Papa Noël est un chauffard

Michel Gendarme a écrit une pièce sur le Paris-Dakar 2000, au cours duquel une fillette a été blessée. Elle donne lieu à un spectacle franco-malien.

Gilles Costaz  • 26 mai 2011 abonné·es

En 2000, un motard du Paris-Dakar heurte une enfant dans la traversée de la ville de Youri, au Mali. La fillette, Kama Boumé, est gravement blessée. La course continue, et Kama Boumé est quasi oubliée. Est-elle vivante ? Est-elle morte ? Télérama publie un article avec une photo de la victime, qu’on a opérée en urgence. Un auteur dramatique français, Michel Gendarme, depuis longtemps révolté par cette course automobile, est bouleversé par cette affaire et cet article. Il a collaboré avec le Malien Adama Traoré (qui a mis en scène l’une de ses pièces), il a un attachement naturel pour le Mali.

À Périgueux, où il habite, il écrit d’abord une nouvelle sur ce fait qui le hante. Comme il va parler de ce drame aux enfants dans les écoles, il est pressé par les réseaux socioculturels de le conter avec plus d’ampleur. Aussi écrit-il une pièce, le Rallye Papa Noël , dont on comprend tout de suite l’ironie du titre. Les populations attendent de la joie de l’événement sportif annoncé, elles recueillent de la désolation.

Michel Gendarme n’a pas voulu écrire une œuvre réaliste ou historique. Il a mis en parallèle deux enfants français (les fils du pilote) et deux enfants maliens. Et il a changé l’accident : ce n’est pas la jeune fille qui est blessée, c’est la chèvre de la famille qui est tuée – donc toute une richesse symbolique qui disparaît. Les enfants maliens comprennent mal le nom du pilote et croient que c’est Éric Cantona ! Il a opéré ces décalages au nom de la liberté de l’écrivain et pour ne pas jouer avec les blessures encore vives, parce que le spectacle sera donné sur place, à Youri. Le projet, bien que mis en scène par une Française, Juliette Lasserre-Mistaudy, est, finalement, le moins français possible.

Dans une première étape, la pièce est créée, cette semaine, par la compagnie SiphonArt et des acteurs uniquement français, à Boulazac et à Périgueux. En décembre, sa « vraie création », selon les mots de Gendarme, sera faite par des acteurs maliens et français à Youri, en présence de Kama Boumé, aujourd’hui une jeune femme ­guérie. Ensuite, la pièce ira à Bamako et dans d’autres lieux, avec l’espoir qu’elle sera reprise ici ou là. Le texte intègre à chaque fois du bambara et du saniké. Le spectacle est complété par un documentaire qu’est en train de réaliser le cinéaste malien Dragoss Ouedraogo.

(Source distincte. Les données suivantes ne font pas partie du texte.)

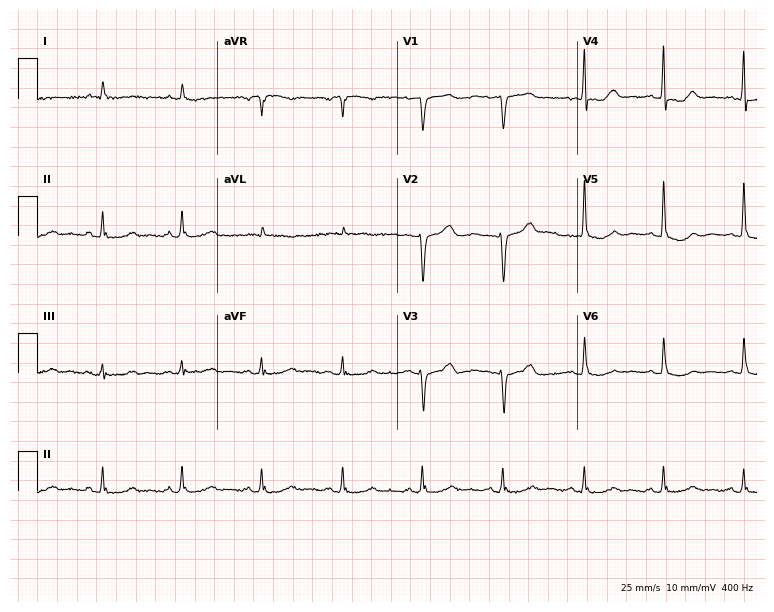
Electrocardiogram, a 74-year-old male patient. Of the six screened findings (first-degree AV block, right bundle branch block, left bundle branch block, sinus bradycardia, atrial fibrillation, sinus tachycardia), none is recorded.
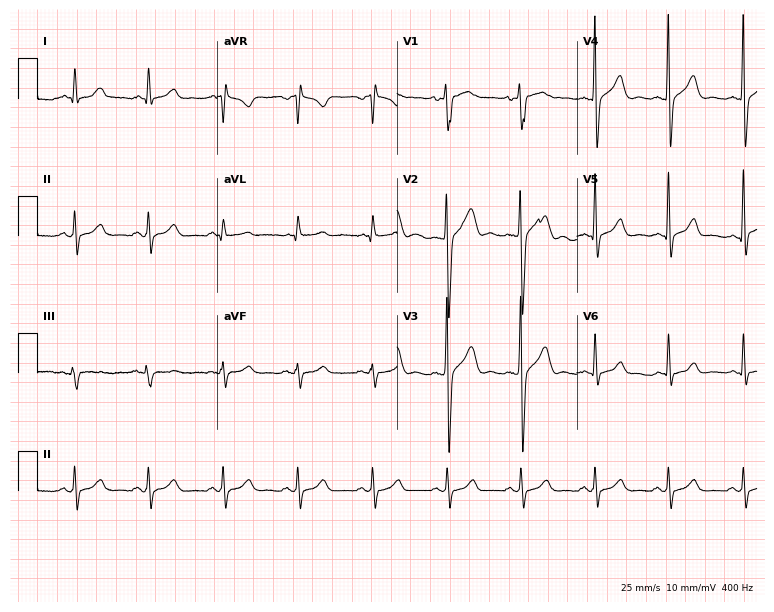
12-lead ECG from a male, 43 years old (7.3-second recording at 400 Hz). Recorded interpretation: within normal limits.
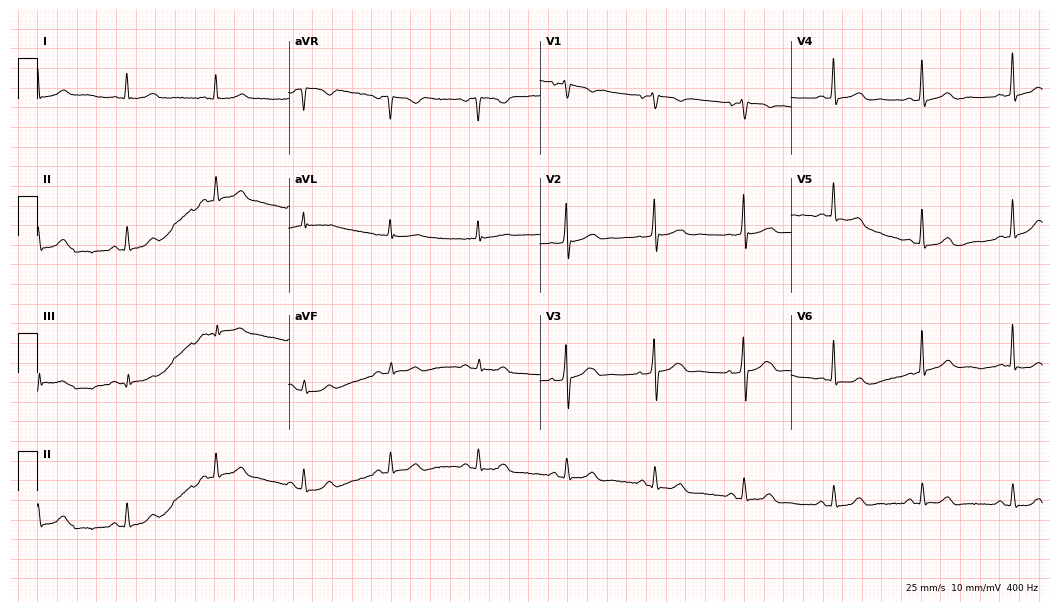
Resting 12-lead electrocardiogram (10.2-second recording at 400 Hz). Patient: a 59-year-old man. Read as a normal ECG.
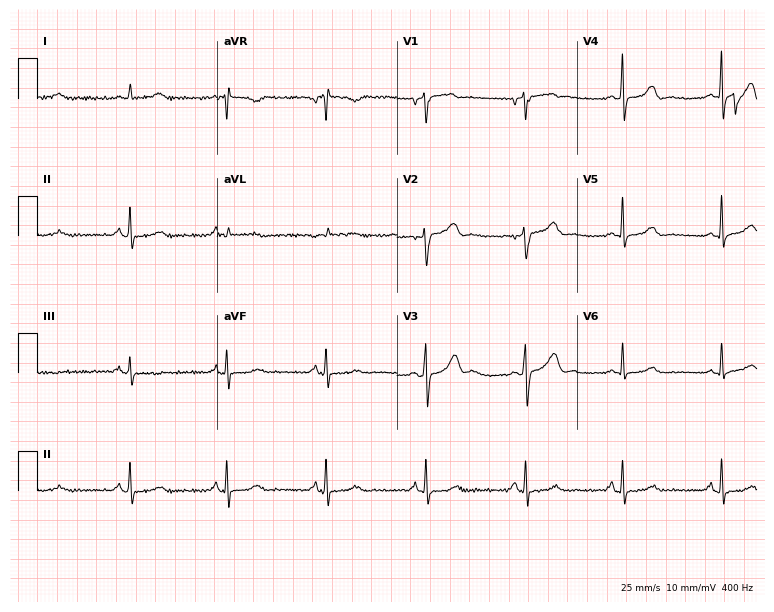
ECG (7.3-second recording at 400 Hz) — a male patient, 73 years old. Labelled as a normal ECG.
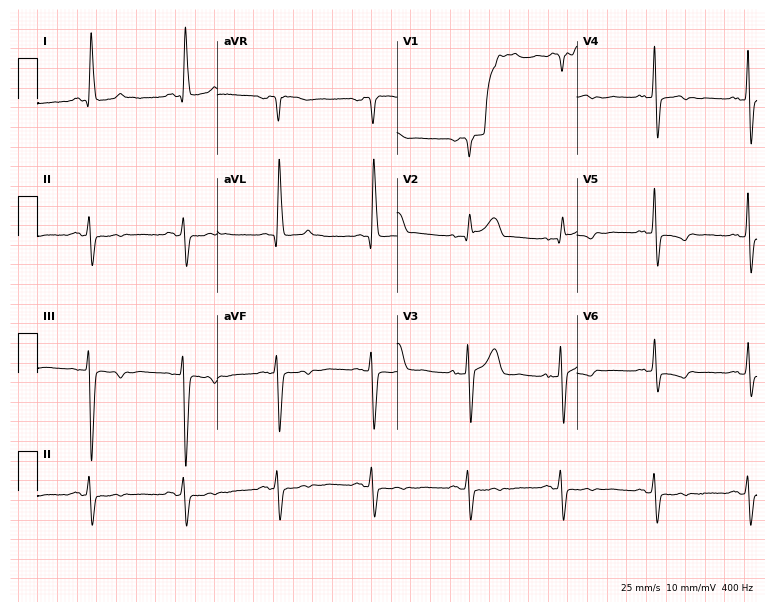
12-lead ECG from a 66-year-old male. No first-degree AV block, right bundle branch block, left bundle branch block, sinus bradycardia, atrial fibrillation or sinus tachycardia recorded for this tracing. Findings outside these six are not listed.
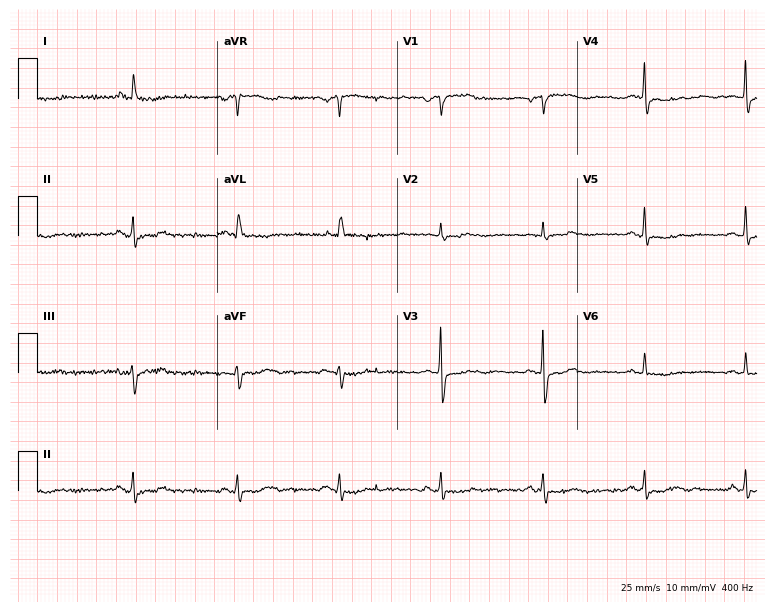
12-lead ECG (7.3-second recording at 400 Hz) from a male, 72 years old. Screened for six findings — first-degree AV block, right bundle branch block, left bundle branch block, sinus bradycardia, atrial fibrillation, sinus tachycardia — none is recorded.
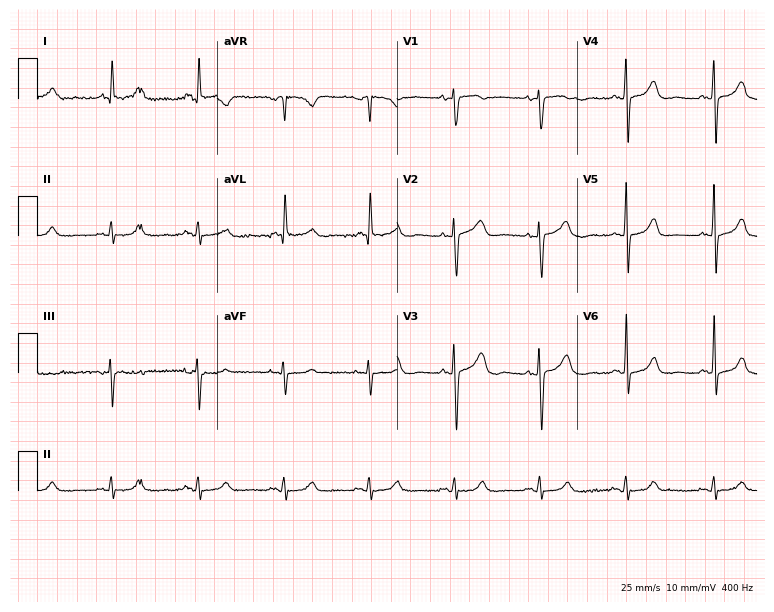
Resting 12-lead electrocardiogram. Patient: a 61-year-old female. None of these six findings is recorded: first-degree AV block, right bundle branch block, left bundle branch block, sinus bradycardia, atrial fibrillation, sinus tachycardia.
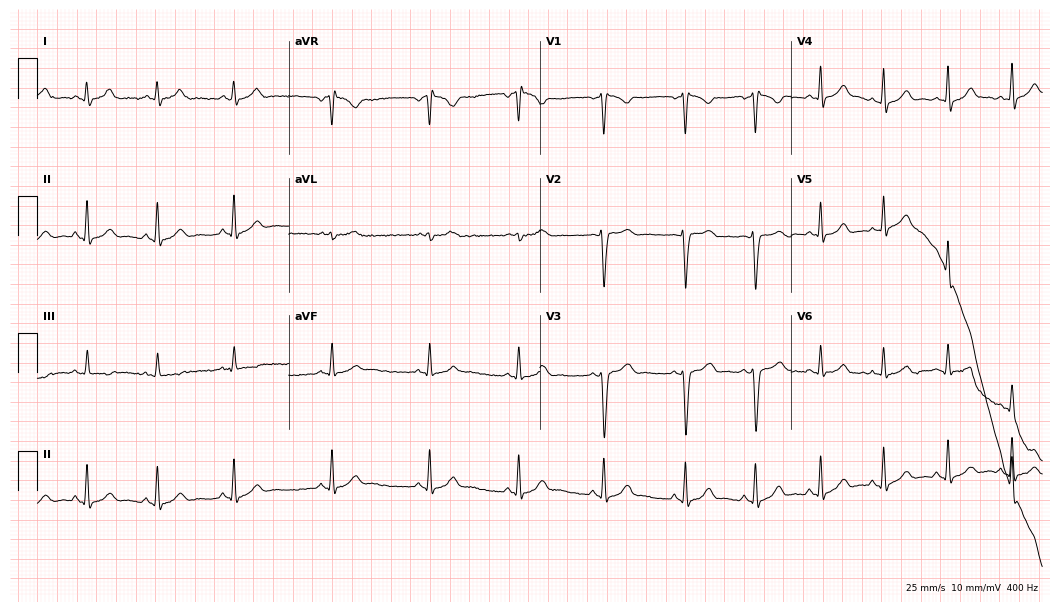
Resting 12-lead electrocardiogram (10.2-second recording at 400 Hz). Patient: a 29-year-old woman. None of these six findings is recorded: first-degree AV block, right bundle branch block, left bundle branch block, sinus bradycardia, atrial fibrillation, sinus tachycardia. Findings outside these six are not listed.
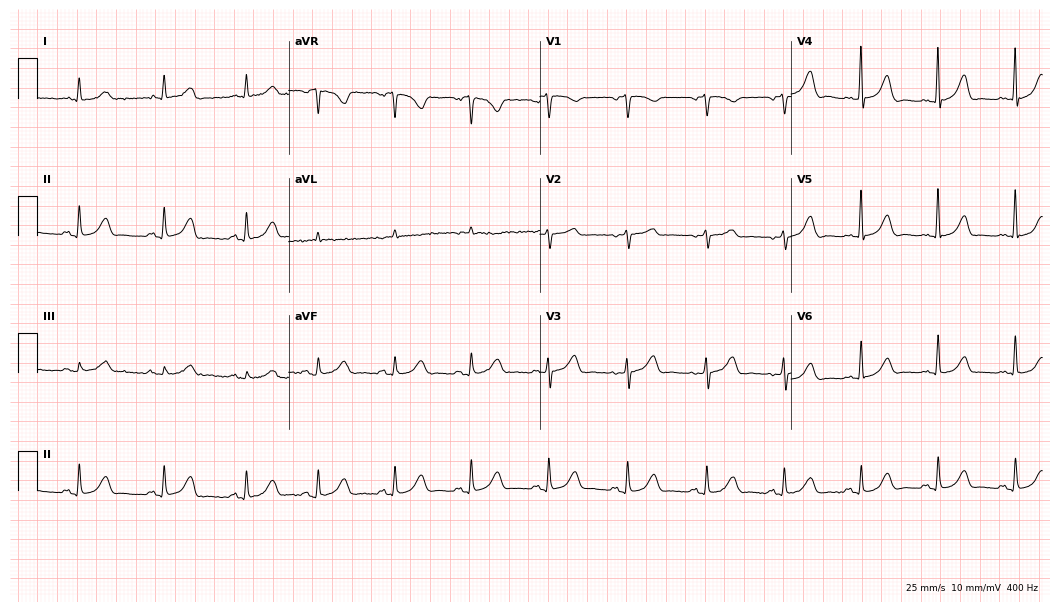
Standard 12-lead ECG recorded from an 80-year-old woman (10.2-second recording at 400 Hz). Read as a normal ECG.

« Ce rallye Paris-Dakar est l’illustration des relations Nord-Sud, dominants et dominés , dit Michel Gendarme. La pièce creuse la question : qu’est-ce qu’on va faire là-bas ? Quand je sens tout l’intérêt qu’elle suscite auprès de nos partenaires, je me dis que l’aventure de ce texte a plus de valeur que le texte lui-même. Le spectacle a été long à monter, avec plus de soutien des milieux associatifs que des institutions. »

Au Mali, le Rallye Papa Noël sera présenté dans une structure légère, équipée d’un groupe électrogène, en collaboration avec Acte Sept, l’association présidée par Traoré. Parmi les acteurs, des marionnettes de grande taille : une fable qui sonne vrai.